The SQL LAG LEAD family of window functions gives you the ability to compare rows with their neighbors without self-joins or correlated subqueries:

  • LAG(column, offset, default) looks backward to retrieve a value from a previous row. Perfect for month-over-month and day-over-day comparisons.
  • LEAD(column, offset, default) looks forward to retrieve a value from a subsequent row. Useful for forecasting comparisons and detecting future changes.
  • FIRST_VALUE(column) returns the value from the first row of the window frame. Ideal for comparing every row against a baseline or starting point.
  • LAST_VALUE(column) returns the value from the last row of the window frame. Requires an explicit frame (ROWS BETWEEN UNBOUNDED PRECEDING AND UNBOUNDED FOLLOWING) to work as most people expect.
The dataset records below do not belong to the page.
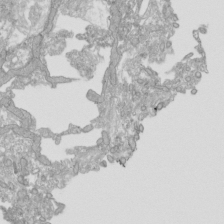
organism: Human
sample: Mitochondria in HCT116 cells
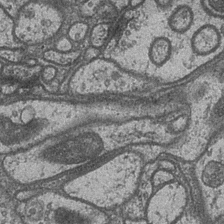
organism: Drosophila
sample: Optic medulla
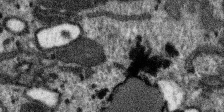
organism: Human
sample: Lung epithelial cells infected with SARS-CoV-2
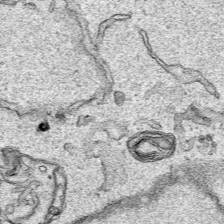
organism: Human
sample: Mitochondria in HCT116 cells
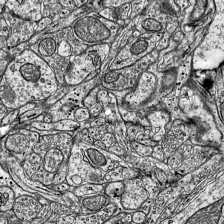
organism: Mouse
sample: Visual Cortex
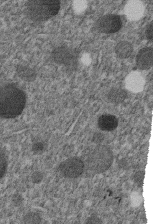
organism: C. elegans
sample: C. elegans embryo early stage
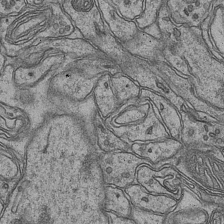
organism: Mouse
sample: CA1 Hippocampus
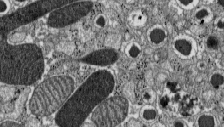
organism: C57BL Mouse
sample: Pancreatic islet
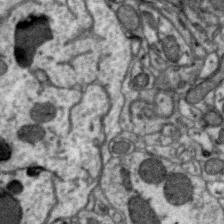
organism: Zebra finch
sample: Brain
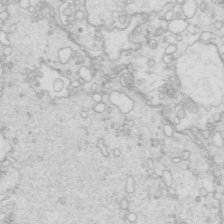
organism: Mouse
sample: Multiciliated cells
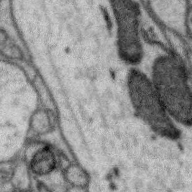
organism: Zebra finch
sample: Brain
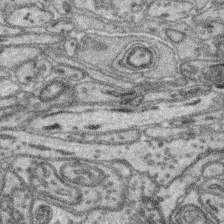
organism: Mouse
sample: Retina
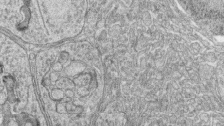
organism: Zebrafish
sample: synaptic ribbons in rod cells and cone cells
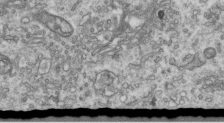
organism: Human
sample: Centriole in RPE cells
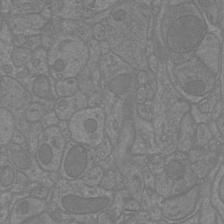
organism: Mouse
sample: Cortical neurons
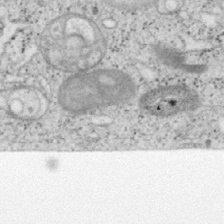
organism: Mouse
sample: OT-I killer T cells with ID8 ovarian cancer cells
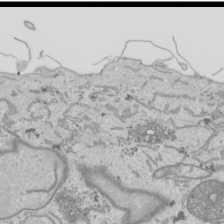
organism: Human
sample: Mitochondria in HCT116 cells
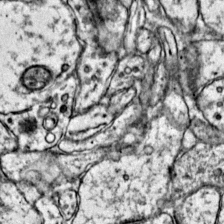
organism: Mouse
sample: Primary visual cortex
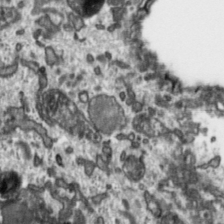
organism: Toxoplasma gondii
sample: Parasites in a vacuole inside a host cell
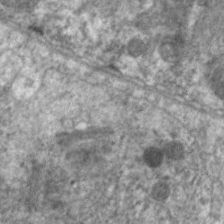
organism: C. elegans
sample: Pharynx
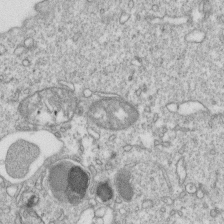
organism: Mouse
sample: Activated OT-1 CD8+ T cells
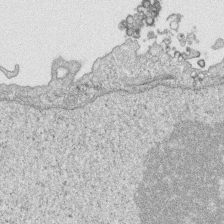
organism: Human
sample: HeLa cell HIV synapse
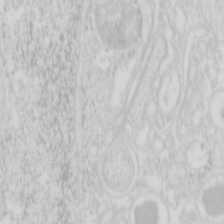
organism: Mouse
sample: Pancreas
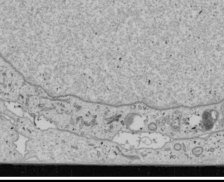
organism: Human
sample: Mitochondria in U2OS cells
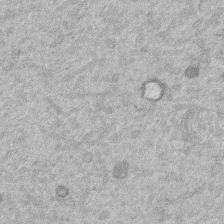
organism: Mouse
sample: Dividing mouse embryo 1 cell stage
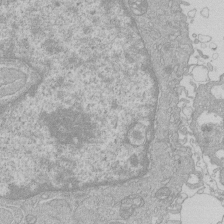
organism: Human
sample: Macrophage cells
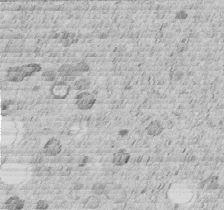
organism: C. elegans
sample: C. elegans embryo early stage
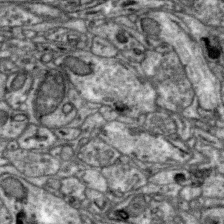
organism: Zebra finch
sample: Brain
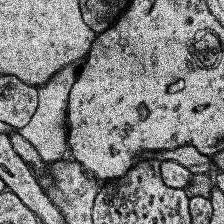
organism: Human
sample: Temporal Lobe
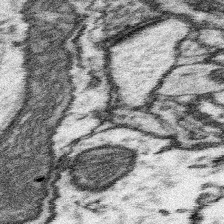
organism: Mouse
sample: Somatosensory cortex neuropil
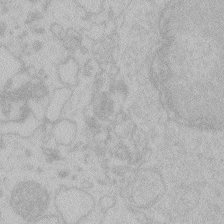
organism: Zebrafish
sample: Macrophage infected with Toxoplasma gondii
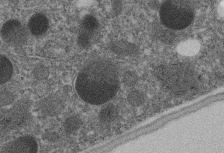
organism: C. elegans
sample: C. elegans embryo early stage
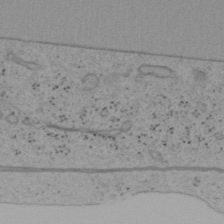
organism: Human
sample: HeLa cells
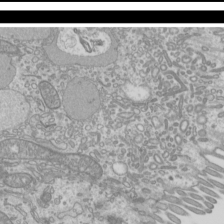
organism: Mouse
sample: Cilia; mouse epididymis
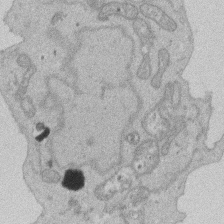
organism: Human
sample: Activated Jurkat CD4+ T cells
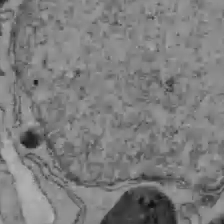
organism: C57BL Mouse
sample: Liver
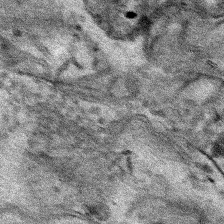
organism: Human
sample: Mitochondria in HCT116 cells
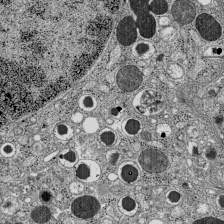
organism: C57BL Mouse
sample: Pancreatic islet
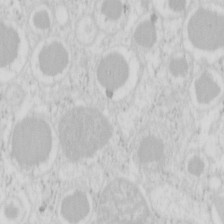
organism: Mouse
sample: Pancreas
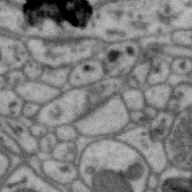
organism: Zebra finch
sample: Brain
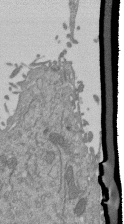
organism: Mouse
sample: ED-1 cell nuclei; centrioles
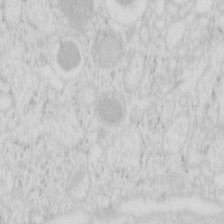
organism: Mouse
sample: Pancreas
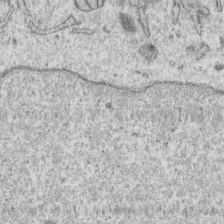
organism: Human
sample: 1205lu cells
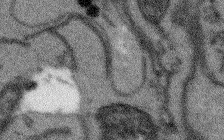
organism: Arabidopsis thaliana
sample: Root tip
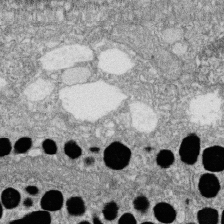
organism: Zebrafish
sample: Cilia; retinal pigment epithelium
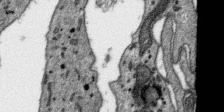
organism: Human
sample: Lung epithelial cells, uninfected (mock) control
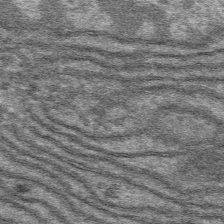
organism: Mouse
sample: Mouse hepatocytes
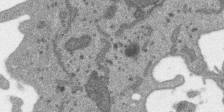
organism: Human
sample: Lung epithelial cells infected with SARS-CoV-2
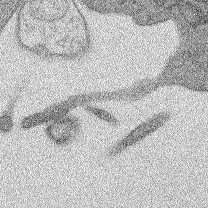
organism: Human
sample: HeLa cells
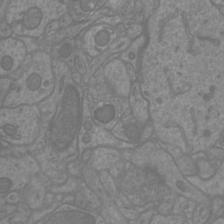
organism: Mouse
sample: Cortical neurons
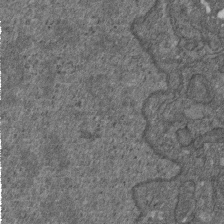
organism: Drosophila
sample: Nephrocyte
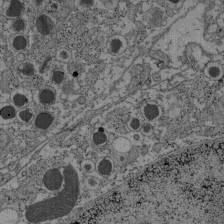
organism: C57BL Mouse
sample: Pancreatic islet
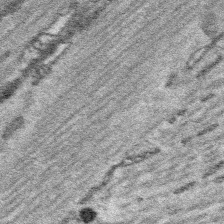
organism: Platynereis dumerilii
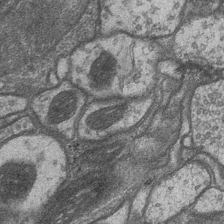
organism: Drosophila
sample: Optic medulla
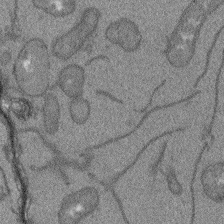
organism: Arabidopsis thaliana
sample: Root tip
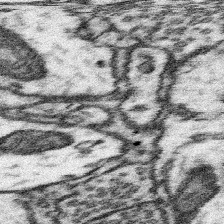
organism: Mouse
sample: Somatosensory cortex neuropil
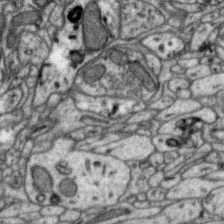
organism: Zebra finch
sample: Brain
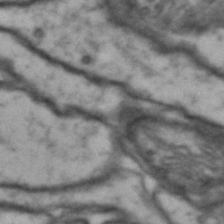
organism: Drosophila
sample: Brain
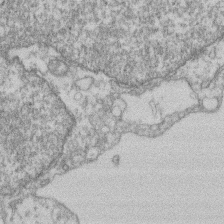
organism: Mouse
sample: T cell stromal cell synapse
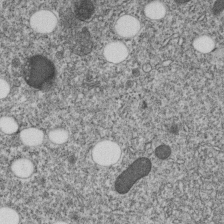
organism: C. elegans
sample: C. elegans embryo early stage
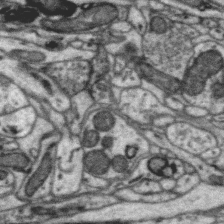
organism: Zebra finch
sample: Brain
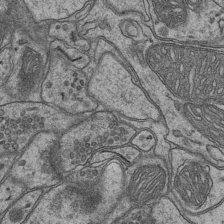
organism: Mouse
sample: CA1 Hippocampus
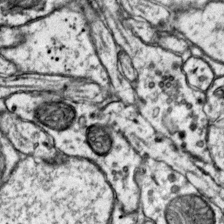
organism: Mouse
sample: Primary visual cortex
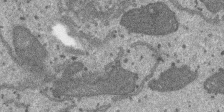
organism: Human
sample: Lung epithelial cells infected with SARS-CoV-2
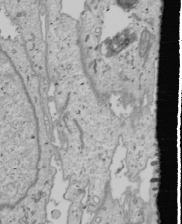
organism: Human
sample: Mitochondria in U2OS cells
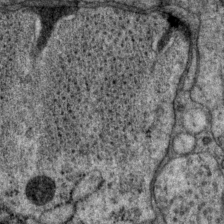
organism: P. pacificus
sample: Pharynx
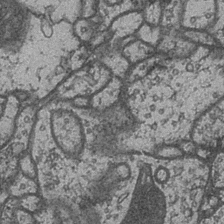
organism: Drosophila
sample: Optic medulla
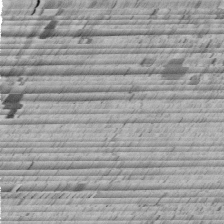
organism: C. elegans
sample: C. elegans embryo early stage
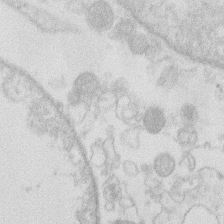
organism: Human
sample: Macrophage cells
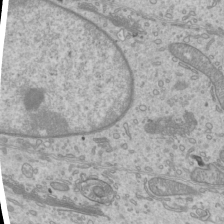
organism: Mouse
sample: Cilia; mouse epididymis
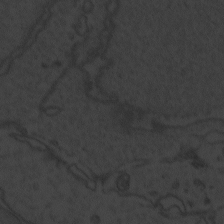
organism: Zebrafish
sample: Macrophage infected with Toxoplasma gondii
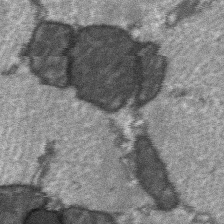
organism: C57BL Mouse
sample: Soleus
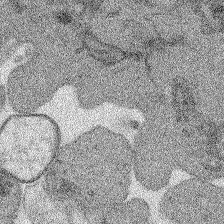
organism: Human
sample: HeLa cells
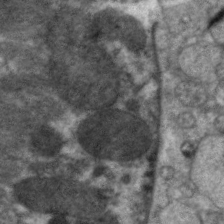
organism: C. elegans
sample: Pharynx
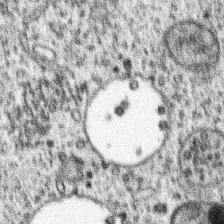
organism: Human
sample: HeLa cells
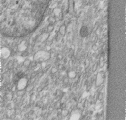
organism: Human
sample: Centriole in RPE cells
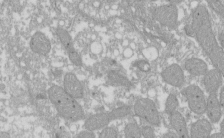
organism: Xenopus
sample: Cilia; centrioles in frog embryo cells
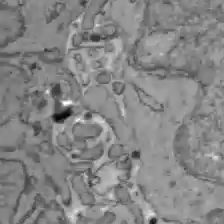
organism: C57BL Mouse
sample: Liver
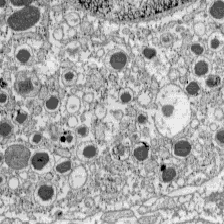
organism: C57BL Mouse
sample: Pancreatic islet
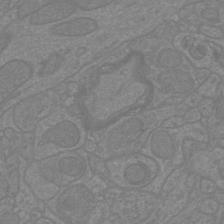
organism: Mouse
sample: Cortical neurons
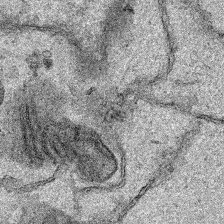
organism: Human
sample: Mitochondria in HCT116 cells
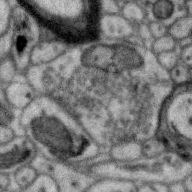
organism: Zebra finch
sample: Brain
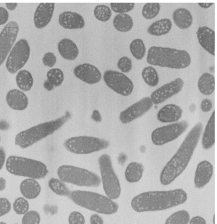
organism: E. coli
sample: Bacterial nucleoid
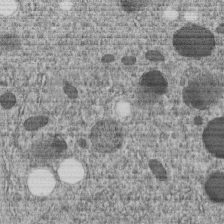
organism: C. elegans
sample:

  • The ROWS BETWEEN frame specification controls exactly which rows a window function can see, enabling sliding windows, forward-looking computations, and correct LAST_VALUE() behavior.

These four functions are the backbone of period-over-period analysis, trend detection, and baseline comparisons in SQL. Combined with PARTITION BY, they let you perform these calculations independently within each group, making them indispensable for reporting and analytics.